The lake and WCAs serve as the primary recharge for the aquifers. The water management district has a network of water monitoring wells. The monitoring sites show the water levels are in their average or slightly below average levels for this time of year, he said.

He said if the groundwater levels decline, it increases the chance of saltwater intrusion.

Lawrence Glenn, who provided the environmental conditions report for the governing board, said the system is “pretty much dried out.”

When Lake Okeechobee’s water level is below 12 feet (above sea level), approximately 80 percent or more of the lake’s marshes are dry, he explained.

This affects animals that use the marsh habitat.

Conditions are very good for submerged aquatic vegetation (SAV) growth, he said, which is good for the ecology of the lake. While it is beneficial to the SAV, the low water level will impact in a negative way other organisms that use that marsh, he said.

He said there has been an increase in foraging water birds from about 6,000 to 9,000 because as the marsh dries out, it concentrates prey in the drying pools.

Birds that were using areas outside of the marsh to forage are moving into the Lake O drying ponds to feed.

While the wading birds are foraging, they are not nesting, he added. He said there are only 250 nesting pairs of wading birds in lake marsh this year because the marsh is just too dry.

There are no snail kites nesting in the lake marshes, he continued. This year has brought the slowest start to snail kites since 2010.

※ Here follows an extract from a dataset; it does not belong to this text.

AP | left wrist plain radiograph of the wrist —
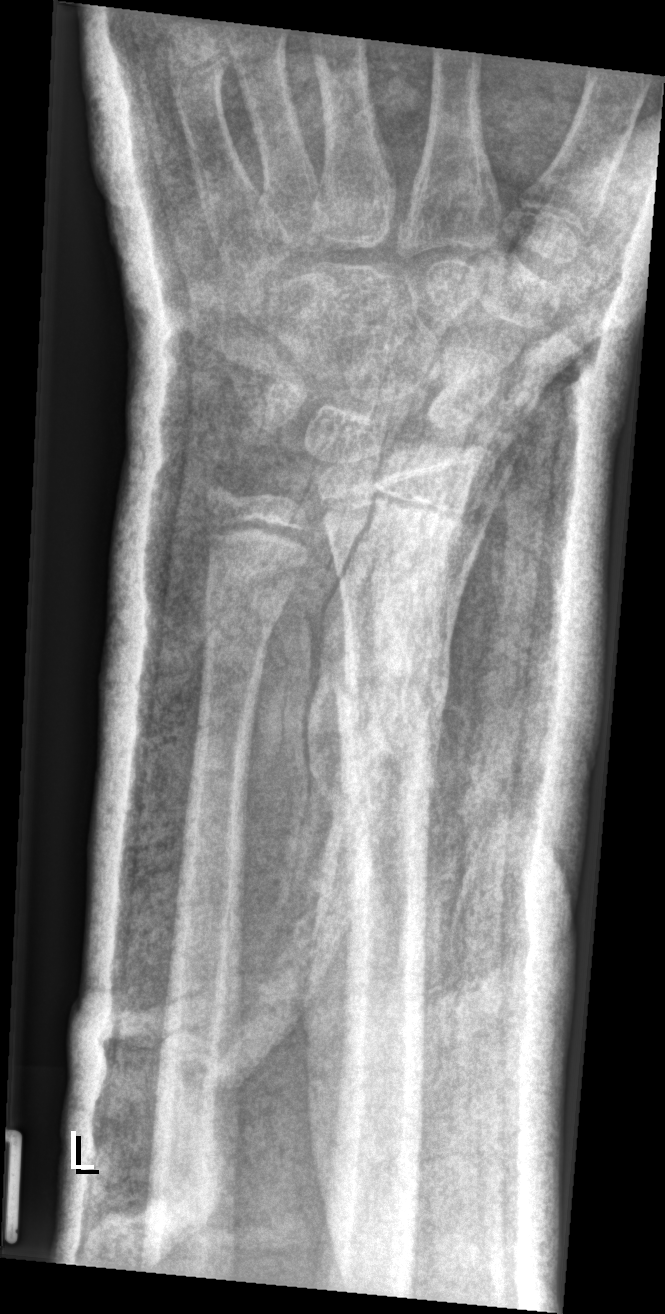 FINDINGS: (coordinates are [x1, y1, x2, y2] in image pixels) Fracture classified AO/OTA 23-M/3.1. Bone fracture identified at bbox(328, 647, 454, 739) bbox(199, 586, 286, 661).

“When it is very dry, birds are looking to maintain their energy for their own survival. They are not going to invest that into young,” Mr. Glenn said.

He said the lake has less potential for a cyanobacteria blooms this year.

He said there is some potential for a blue-green algae bloom on the east side of the lake. He said they took samples on April 6 and 8 and sent them to Florida Department of Environmental Regulation for testing.

Overall the bloom potential is looking low, he added. Algae is a normal part of the lake’s ecosystem, he said. It’s always there as it is in all lakes.

Mr. Glenn said the increase in SAV will help reduce algae blooms in the lake because the SAV competes for the same nutrients as the algae.

He said the algae on the east side of the lake might have been wind blown against that shore. Cyanobacteria has the ability to rise and fall in a water column, but is moved from one area on the lake to another by wind and wave action.

While no water from the lake has been released to the St. Lucie River, some water from the C-44 basin has backflowed into Lake Okeechobee. This is common when the lake falls below 12 feet. According to the University of Florida Water Institute study, the water from the C-44 basin is higher in phosphorus and nitrogen than is the lake water. During the public comment period, Nyla Pipes of One Florida Foundation pointed out that the nutrients in the backflow feed algae blooms on the east side of the lake.